After they left, we had a good day of errands. Headed to the east side to Gordon Food Service where I was able to really load up on fruits - particularly frozen whole and sliced strawberries, blueberries, blackberries. They were sampling preboiled/peeled eggs - and I love hard boiled eggs. They have a May expiration date and I think I can get through them before then - so, I got a box. Jill got some cookie dough and we picked up some meat ravioli to try. It was a good food day.

I learned from Dana about how libraries now apparently offer downloads of books that I can put on my new netbook and listen to the book with headphones. I have been having difficulty focusing on reading and haven't read a fiction book since chemo. I think listening to the book might be a good option. But, I found out that my library card wasn't good any longer - been a while. So, we also went to the library today and got me a new card. Then, this afternoon, I went to the library website and started the process to be able to download a couple books. We'll see how it works out - I am hopeful.

Thursday, April 2, 2009

Jill

I decided that today's post should be about Jill's status since mine is pretty much same old same old.

Jill visited her amyloidosis doc today after having given the usual blood and body fluids for tests.

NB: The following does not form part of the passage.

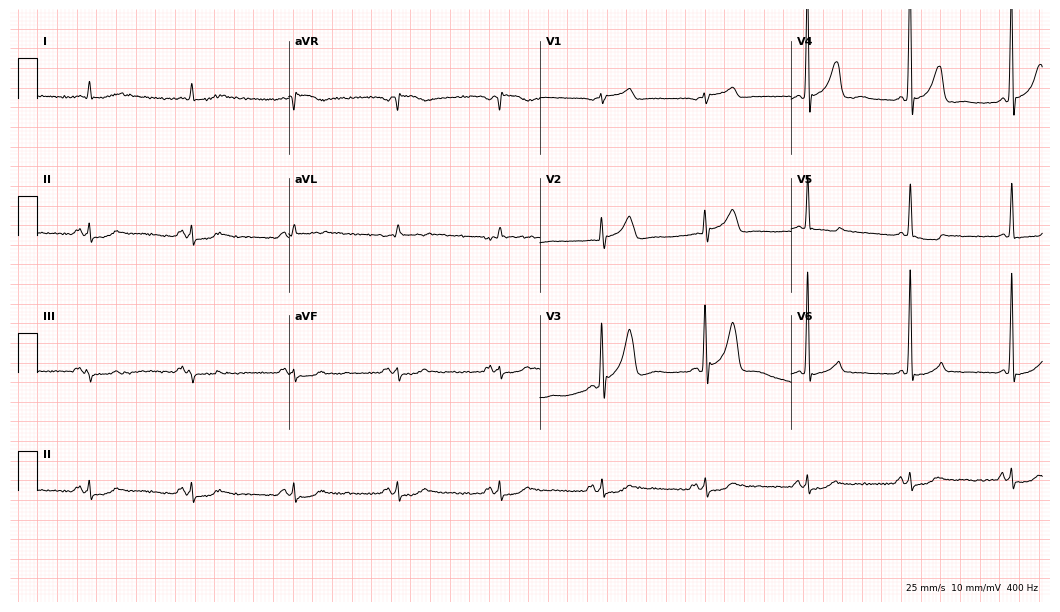
12-lead ECG from a 48-year-old female. Labelled as a normal ECG.
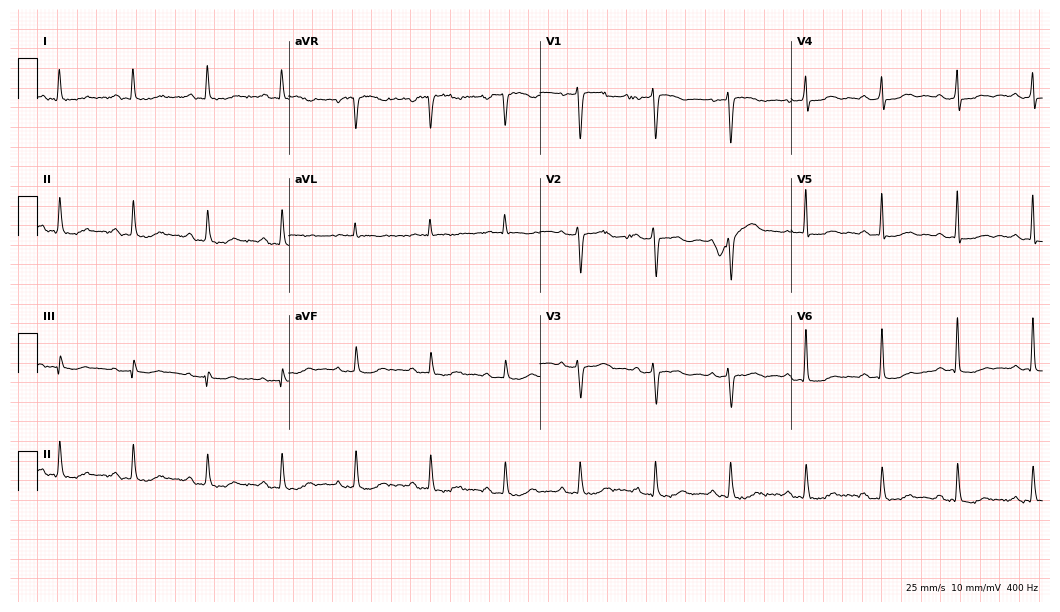
Electrocardiogram, a female patient, 74 years old. Overall reading on record: normal ECG.

This was her first update since mid-December. And, thank goodness, the news is that she continues to be stable. Happily, on a day to day basis, she is doing well and that sure is nice since she sometimes needs to help me with stuff.

Re: her kidneys, obviously she continues to be in stage IV kidney failure; but, that has now been the case for around 3 years. Every time she sees her kidney doc, they seem to think it might be time to prepare her to start dialysis. And, every time it turns out that she doesn't need dialysis yet. Apparently, at her last visit, the various blood measurements that they use to determine kidney function are still about the same as they were 3 years ago.

I firmly believe that her strict monitoring of sodium, phosphorus and potassium have kept her hanging on at her current kidney status. She doesn't even pay attention to what her daily allowances are for this things - she focusses on simply taking in none.

So...in my daily routine of dealing with elephant ankles, thrush in my mouth and throat, and other minor irratants, Jill keeps hanging in there and doing well. What luck and what a break for me!!